There has been criticism about the cost of the Lindsay report which was set at €10 per copy. When the cost was being determined it was seen as reasonable relative to the Finlay report which cost £5 in 1995. However, the Irish Haemophilia Society has pointed out that €10 is very high relative to the €1 charged for the interim report of the Flood Tribunal. While the society acquired as many copies as it requested free of charge from my Department, I consider that the point it has made regarding the cost is valid and as a result I will request the Government Publications Office to make the report available at a nominal charge of €1. Copies will also continue to be available from my Department on request, and an electronic version is available on the Department's website.
Calls have been made for a further inquiry into the actions of certain multinational pharmaceutical companies based predominantly in the United States, whose products were implicated in the infection of persons with haemophilia with hepatitis C and HIV. Judge Lindsay considered it inappropriate to comment on whether there should be a further inquiry into the actions of such companies since I had commissioned and obtained independent advice on the matter. I appointed Mr. Paul Gardiner, Senior Counsel, to advise me on a possible investigation into the actions of these multinational pharmaceutical companies. I have had consultations with Mr. Gardiner and, subject to further discussion with the Attorney General, I believe it would be possible to mount a useful investigation which would allow access to publicly available material and to persons and bodies willing to co-operate. Following consultation with the Attorney General and all other parties, including the Irish Haemophilia Society, on an effective template, I will revert to the Government, the Dáil and the Seanad on my proposals.

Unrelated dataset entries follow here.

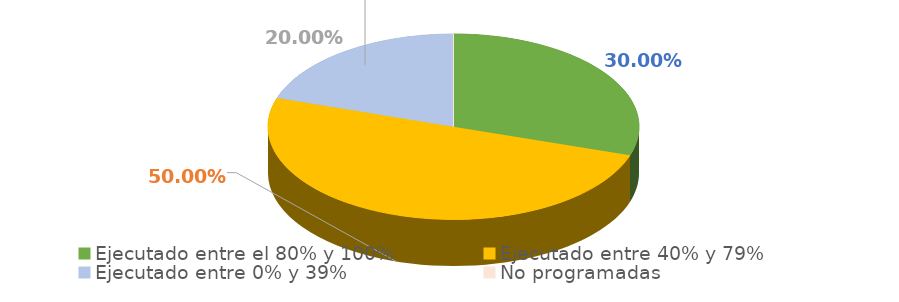
| Category | Series 0 |
|---|---|
| Ejecutado entre el 80% y 100% | 0.3 |
| Ejecutado entre 40% y 79% | 0.5 |
| Ejecutado entre 0% y 39% | 0.2 |
| No programadas | 0 |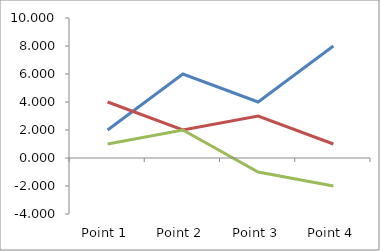
| Category | Series 1 | Series 2 | Series 3 |
|---|---|---|---|
| Point 1 | 2 | 4 | 1 |
| Point 2 | 6 | 2 | 2 |
| Point 3 | 4 | 3 | -1 |
| Point 4 | 8 | 1 | -2 |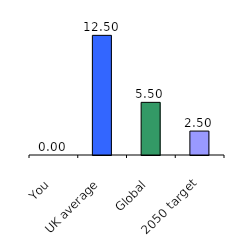
| Category | Series 0 |
|---|---|
| You | 0 |
| UK average | 12.5 |
| Global | 5.5 |
| 2050 target | 2.5 |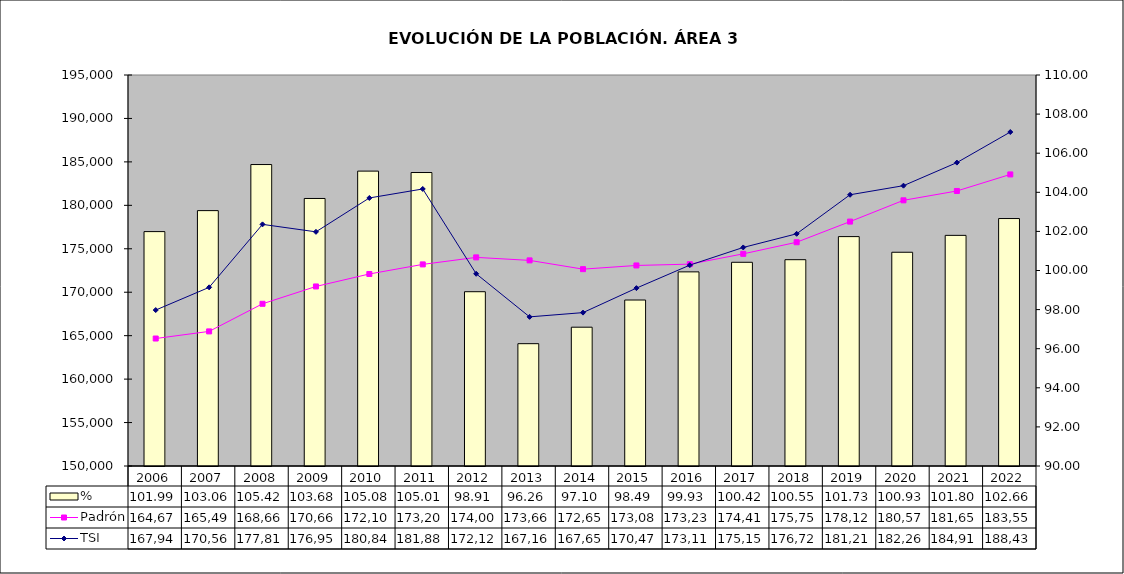
| Category | % |
|---|---|
| 2006.0 | 101.989 |
| 2007.0 | 103.063 |
| 2008.0 | 105.42 |
| 2009.0 | 103.684 |
| 2010.0 | 105.084 |
| 2011.0 | 105.011 |
| 2012.0 | 98.915 |
| 2013.0 | 96.257 |
| 2014.0 | 97.1 |
| 2015.0 | 98.49 |
| 2016.0 | 99.93 |
| 2017.0 | 100.42 |
| 2018.0 | 100.553 |
| 2019.0 | 101.734 |
| 2020.0 | 100.933 |
| 2021.0 | 101.797 |
| 2022.0 | 102.658 |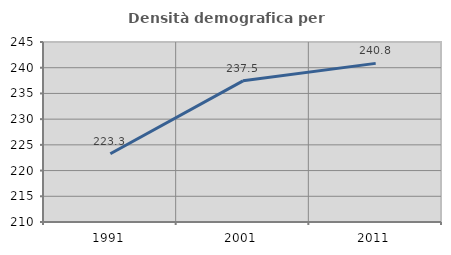
| Category | Densità demografica |
|---|---|
| 1991.0 | 223.264 |
| 2001.0 | 237.451 |
| 2011.0 | 240.844 |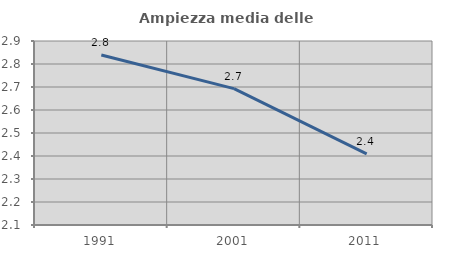
| Category | Ampiezza media delle famiglie |
|---|---|
| 1991.0 | 2.839 |
| 2001.0 | 2.693 |
| 2011.0 | 2.409 |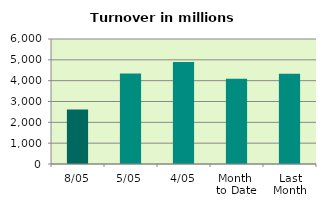
| Category | Series 0 |
|---|---|
| 8/05 | 2619.775 |
| 5/05 | 4344.781 |
| 4/05 | 4897.019 |
| Month 
to Date | 4092.286 |
| Last
Month | 4332.281 |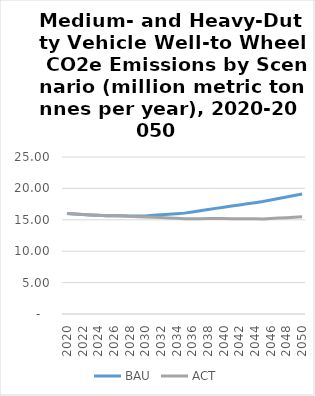
| Category | BAU | ACT |
|---|---|---|
| 2020.0 | 16.005 | 16.005 |
| 2021.0 | 15.93 | 15.93 |
| 2022.0 | 15.855 | 15.855 |
| 2023.0 | 15.781 | 15.781 |
| 2024.0 | 15.706 | 15.706 |
| 2025.0 | 15.631 | 15.631 |
| 2026.0 | 15.628 | 15.628 |
| 2027.0 | 15.626 | 15.587 |
| 2028.0 | 15.624 | 15.545 |
| 2029.0 | 15.621 | 15.504 |
| 2030.0 | 15.619 | 15.462 |
| 2031.0 | 15.708 | 15.407 |
| 2032.0 | 15.796 | 15.351 |
| 2033.0 | 15.885 | 15.295 |
| 2034.0 | 15.973 | 15.239 |
| 2035.0 | 16.062 | 15.183 |
| 2036.0 | 16.251 | 15.185 |
| 2037.0 | 16.441 | 15.186 |
| 2038.0 | 16.63 | 15.188 |
| 2039.0 | 16.819 | 15.189 |
| 2040.0 | 17.009 | 15.191 |
| 2041.0 | 17.187 | 15.182 |
| 2042.0 | 17.366 | 15.173 |
| 2043.0 | 17.545 | 15.163 |
| 2044.0 | 17.723 | 15.154 |
| 2045.0 | 17.902 | 15.145 |
| 2046.0 | 18.144 | 15.211 |
| 2047.0 | 18.386 | 15.276 |
| 2048.0 | 18.628 | 15.342 |
| 2049.0 | 18.87 | 15.408 |
| 2050.0 | 19.112 | 15.474 |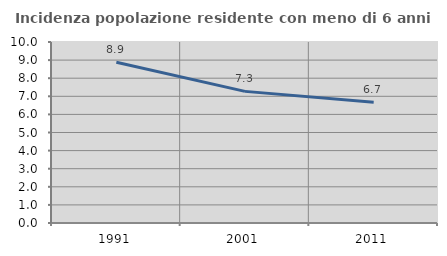
| Category | Incidenza popolazione residente con meno di 6 anni |
|---|---|
| 1991.0 | 8.886 |
| 2001.0 | 7.272 |
| 2011.0 | 6.675 |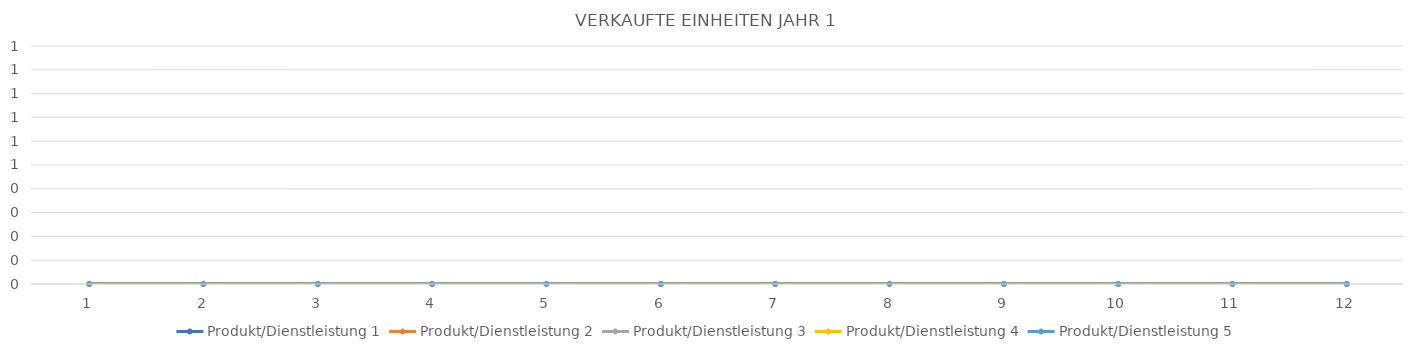
| Category | Produkt/Dienstleistung 1 | Produkt/Dienstleistung 2 | Produkt/Dienstleistung 3 | Produkt/Dienstleistung 4 | Produkt/Dienstleistung 5 |
|---|---|---|---|---|---|
| 0 | 0 | 0 | 0 | 0 | 0 |
| 1 | 0 | 0 | 0 | 0 | 0 |
| 2 | 0 | 0 | 0 | 0 | 0 |
| 3 | 0 | 0 | 0 | 0 | 0 |
| 4 | 0 | 0 | 0 | 0 | 0 |
| 5 | 0 | 0 | 0 | 0 | 0 |
| 6 | 0 | 0 | 0 | 0 | 0 |
| 7 | 0 | 0 | 0 | 0 | 0 |
| 8 | 0 | 0 | 0 | 0 | 0 |
| 9 | 0 | 0 | 0 | 0 | 0 |
| 10 | 0 | 0 | 0 | 0 | 0 |
| 11 | 0 | 0 | 0 | 0 | 0 |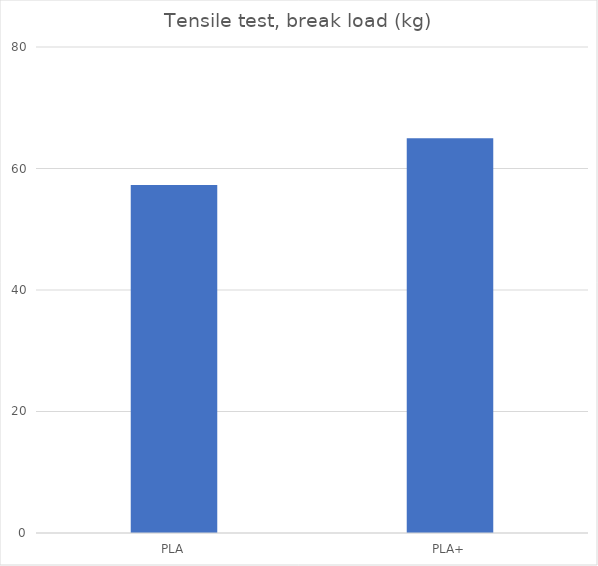
| Category | Average (kg) |
|---|---|
| PLA | 57.3 |
| PLA+ | 65 |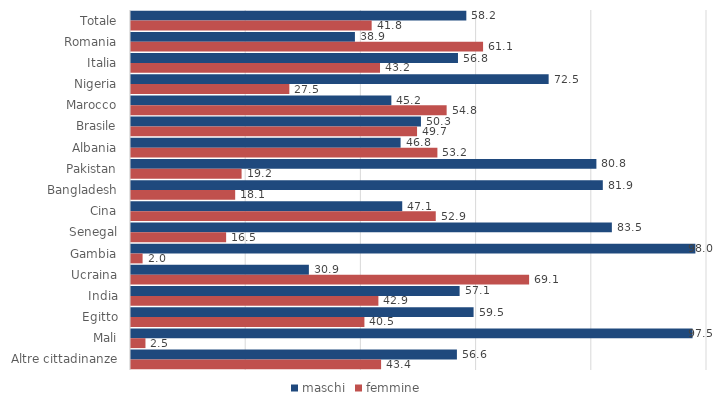
| Category | maschi | femmine |
|---|---|---|
| Totale | 58.217 | 41.783 |
| Romania | 38.875 | 61.125 |
| Italia | 56.768 | 43.232 |
| Nigeria | 72.508 | 27.492 |
| Marocco | 45.201 | 54.799 |
| Brasile | 50.338 | 49.662 |
| Albania | 46.805 | 53.195 |
| Pakistan | 80.799 | 19.201 |
| Bangladesh | 81.912 | 18.088 |
| Cina | 47.09 | 52.91 |
| Senegal | 83.484 | 16.516 |
| Gambia | 97.986 | 2.014 |
| Ucraina | 30.883 | 69.117 |
| India | 57.05 | 42.95 |
| Egitto | 59.476 | 40.524 |
| Mali | 97.489 | 2.511 |
| Altre cittadinanze | 56.582 | 43.418 |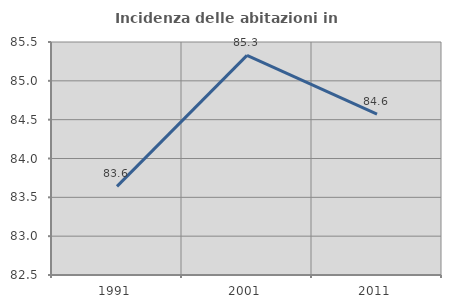
| Category | Incidenza delle abitazioni in proprietà  |
|---|---|
| 1991.0 | 83.642 |
| 2001.0 | 85.328 |
| 2011.0 | 84.57 |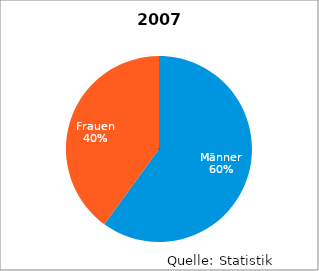
| Category | 2007 |
|---|---|
| Männer | 9 |
| Frauen | 6 |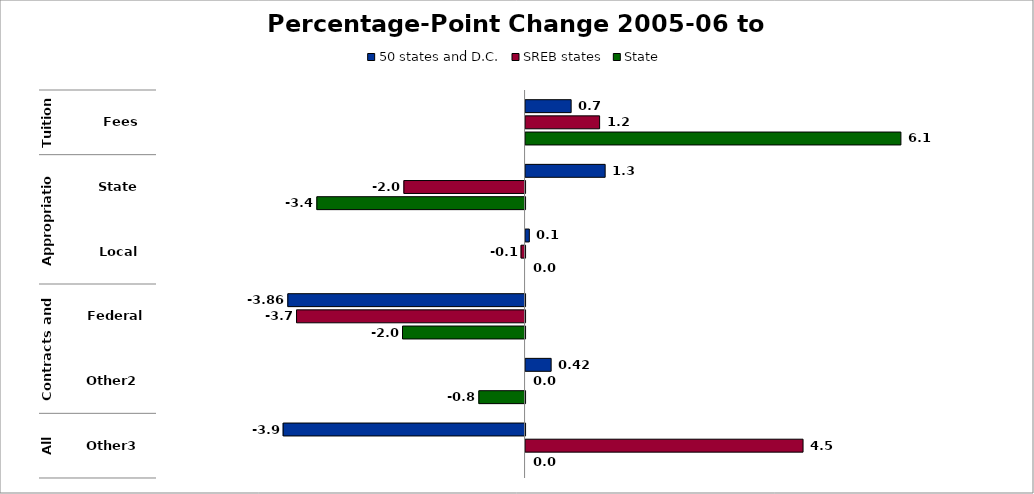
| Category | 50 states and D.C. | SREB states | State |
|---|---|---|---|
| 0 | 0.742 | 1.205 | 6.11 |
| 1 | 1.296 | -1.973 | -3.389 |
| 2 | 0.061 | -0.065 | 0 |
| 3 | -3.862 | -3.72 | -1.995 |
| 4 | 0.416 | 0 | -0.752 |
| 5 | -3.938 | 4.517 | 0 |

I know I have the full support of the Seanad in reiterating that while we acknowledge the mistakes of the past, there is an ongoing need to protect and maintain the national blood supply. To ensure that blood is available whenever and wherever needed, it is imperative that donors are encouraged to give blood, and to continue to do so on a regular basis. This year, despite all the adverse publicity, the level of donations has been very high and I commend those who have demonstrated true generosity of spirit by taking time out of their busy schedules to think of the needs of others. However, because of the short shelf-life of blood and blood products, and the seasonal variations in donation patterns, it is essential that people continue to donate blood regularly.
I am sure I speak for all present in expressing our deep sorrow at the suffering that people with haemophilia have endured, and in resolving that a similar tragedy will never happen again.